Bruno Latour, systems thinker

Critiques of systems traditions and approaches have included Ida Hoos (Systems Analysis in Public Policy: A Critique), Robert Lilienfeld (The Rise of Systems Theory : An Ideological Analysis), and — to my mind, significantly — Jean-François Lyotard (The Postmodern Condition: A Report on Knowledge).

Intriguing then that anthropologist Bruno Latour makes peace with systems thinking as preface to his new project An Inquiry into Modes of Existence: An Anthropology of the Moderns, which is published both as book and as “augmented” AIME website.

From the website FAQ, “Is AIME a system?

Ob­vi­ously, the pro­ject is sys­tem­atic in the sense that it has been car­ried out for over twenty-five years and sys­tem­at­i­cally pur­sued so that once a mode has been de­tected it is cross-ref­er­enced with all of the oth­ers modes.

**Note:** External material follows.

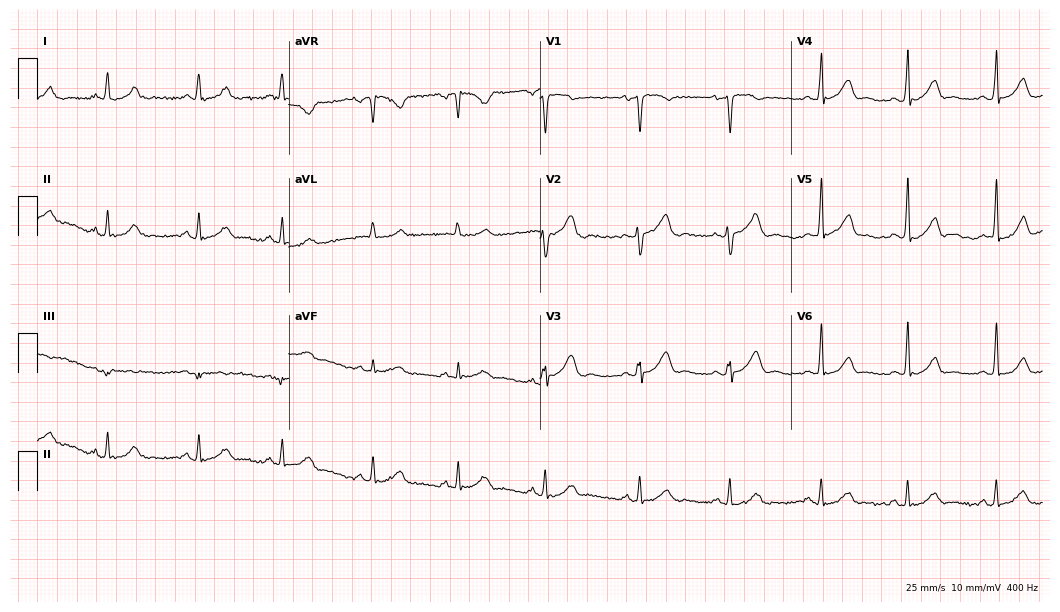
Standard 12-lead ECG recorded from a female, 36 years old (10.2-second recording at 400 Hz). Read as a normal ECG.

How­ever, if by sys­tem it is meant that there are no other modes and that their de­scrip­tion is com­plete, ob­vi­ously AIME is not a sys­tem at all (com­pared to Hegel’s for in­stance) but firstly a re­ca­pit­u­la­tion of cer­tain ‘val­ues’ most cher­ished by some of the in­for­mants in­ter­ro­gated by the au­thor. This is to en­sure that in the long run it is not trans­formed into a sys­tem but rather, that it has been con­ceived as an in­quiry opened to many other co-in­quir­ers other than the first one.

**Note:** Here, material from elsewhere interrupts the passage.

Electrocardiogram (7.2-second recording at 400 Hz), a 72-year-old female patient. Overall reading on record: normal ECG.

On the whole, we think it is im­por­tant that an in­quiry into such an im­por­tant topic as the an­thro­pol­ogy of moder­nity be sys­tem­at­i­cally pur­sued as each mode re­acts to how an­other mode is un­der­stood. So, the post­mod­ern ob­ses­sion for avoid­ing sys­tem­atic­ity at all costs, runs against the clar­i­fi­ca­tion that we wish to ob­tain.